The Road To Nokia World 2011 Part 1: The Need For A Clear Future

Nokia World 2011 is scheduled for next week in London and it is undoubtedly the most hyped and the most important event in recent Nokia history. Throughout this week, FoneArena will take a look at expectations, realities and myths related to this particular year, in preparation for the big reveals that will come on October 26th and 27th. Join us in this journey, comment, share your thoughts, and feel with us the excitement as the big days approach!


One clear truth that everyone knows, regarding Nokia World 2011, is that it might be the event that makes or breaks Nokia’s future. I say “might” because there are many stories of companies sunk thousands times deeper and gone way beyond salvaging that still managed to reinvent and re-institute themselves. However nowadays, the world, especially the tech world, is less forgiving with each passing day. Hence I say “it might”, understanding the possibility of miracles, yet hoping it won’t come down to that.

The “future” is one big world that we will come back to, quite a lot, in this series of posts. The future, the promise of a bright one specifically, is what makes investors throw money, developers stay awake for nights in a row and employees (be it designers, managers, engineers and everyone beyond) feel excited about creating greatness. So eventually the future is what takes devices from the concept board to reality, and it’s therefore the reason customers can buy these devices.

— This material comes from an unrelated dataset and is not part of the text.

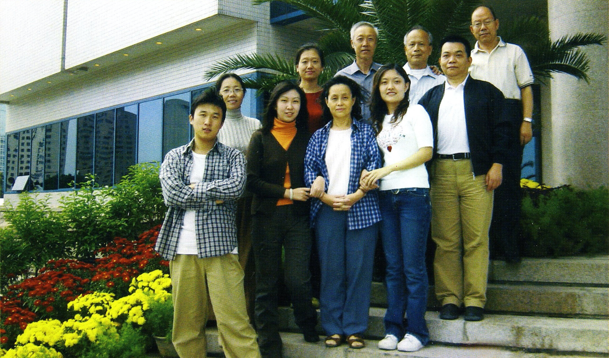 Esperanto-Redakcio de Ĉina Radio Internacia
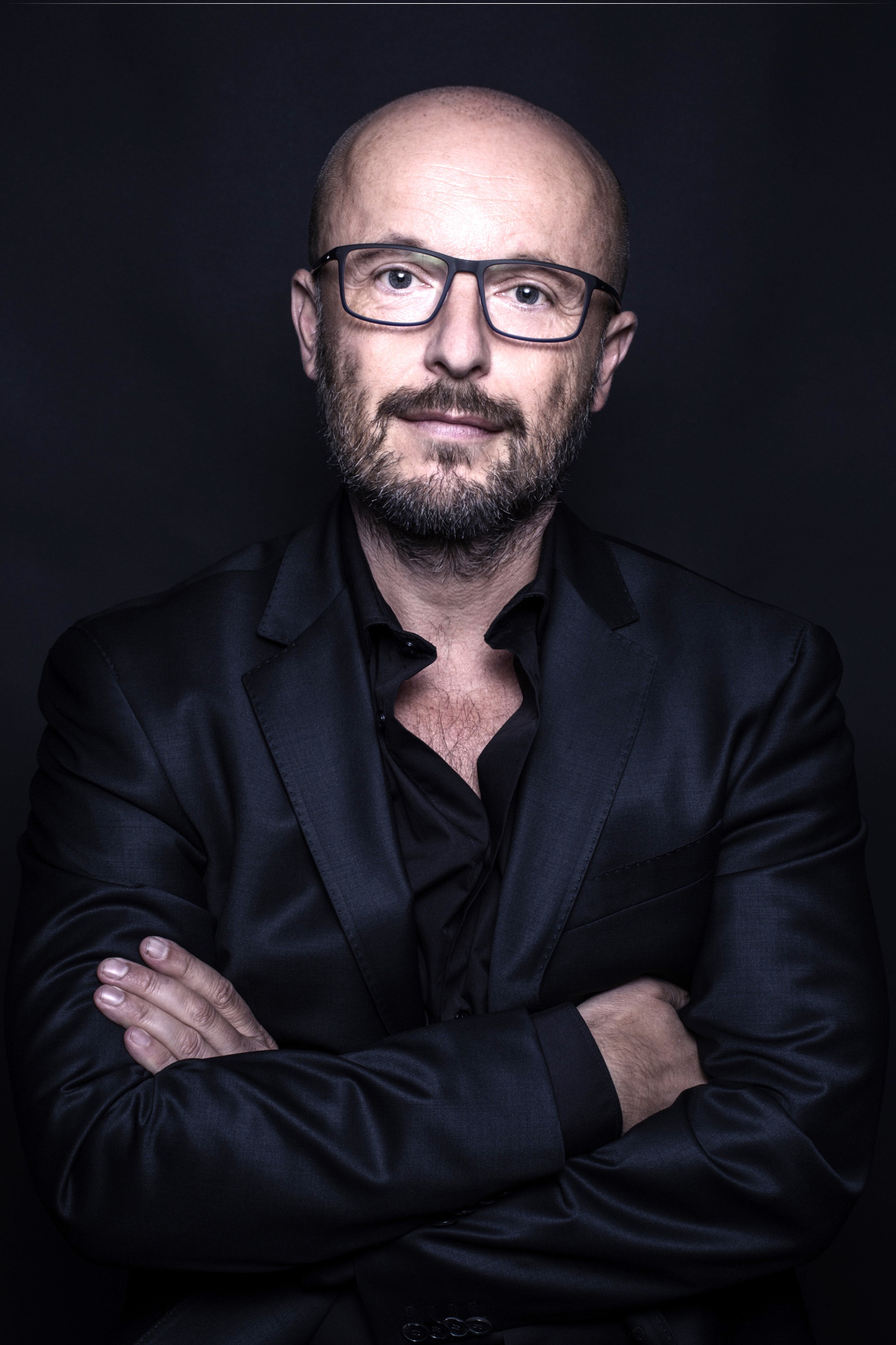 fotografie, autor Jiri Langpaul, copyright vlastní Tomáš Mašín, vlastní archiv

But first, let’s leave the future and take a walk down memory lane into the recent past. Nokia World 2009 was a disaster in terms of clear plans. There was the N900 on Maemo, the X6 and N97 Mini on S60 5th Edition / Symbian^1, the Nokia Booklet 3G on Windows, and some S40 phones. No one knew where every piece of that puzzle fit, no one understood what the opening of the OVI API meant (not that it mattered) and if I was a developer considering making an application for Nokia, because they sell tons of millions of phones every year and I want a piece of the action, I would have no clue at all where to start. I would eventually go build my application for iOS, because there’s only one iPhone so it’s bound to work on it, and the iPhone sells faster than bread. One year later, Nokia World 2010 was focused and precise, although less innovative and fun. Four Symbian^3 devices were introduced, and some S40 phones. If I was a developer then, I would know that Qt was the tool to use moving forward and that if I made a Symbian^3 application, I have at least 4 devices that will ship to support it.

Nokia World 2011’s biggest pitfall is that it carries the weight of the 2009 awkwardness. There’s Symbian, Meego, and now Windows Phone in the picture. There’s also the ghost of another OS that Nokia might be developing behind closed doors to tackle its market share erosion by Android in the low-end segment. Nokia has to explain clearly how at least the first three fit together in the puzzle and show us a clear strategy. Visions are great, plans are better. Visions are what Maemo was made of, what WebOS was full off, and we all know what came of those. Plans, on the other hard, are what transform visions into realities. Ever since 2008, Nokia has been flipping through slides and slides of different visions. Between Ovi, openness and the Symbian foundation, Maemo, Meego, Qt, Windows Phone, partnerships with Yahoo! and Microsoft and Intel, countless company reorganizations, they made every head following them spin faster than the wheels on a Formula1 car. It’s almost a miracle that any tech journalist even bothers to listen to what they have to say anymore. They shouldn’t take for granted that everyone has given their own time to come hear them one more time, because it “might” be the last time anyone bothers. No one will believe visions anymore, they want clear, concrete, plans.

So although Nokia has taken a break from pressure in the past few months, since everyone knew that a major strategy change was being put in place, now eight months have passed since the Microsoft partnership announcement. Both companies have had plenty of time to iron the details and see how they are going to move forward with this partnership. Therefore, vague statements like “Windows Phone will be our main platform” and “Symbian will be phased out gradually” won’t cut it anymore. We will need numbers, dates, percentages,… that kind of clearness. I do realize that Nokia World is historically not the time to discuss strategy, however, every journalist, every fan, every developer, every investor, should walk out on October 27th with the sense that Nokia finally has got its grips together and has a defined and well-thought path ahead, a promising future.

And I do take into consideration that there will always be people disappointed by the path chosen as there will always be others who are very excited by it, but the important aspect here is for Nokia to HAVE a path. It won’t help deter doubters, nor will it shut haters, but it will at least give hope and faith to everyone else.

At the end of the day, Nokia World 2011 needs to answer this simple question: If I’m an investor considering shelling out $1Million on an accessory specific to Nokia, what platform should my accessory be compatible with, and do I have the assurance that the company won’t bail on me with another radical strategy change a few months later? Simple, yet defining for the fate of one of mobile’s beloved giants.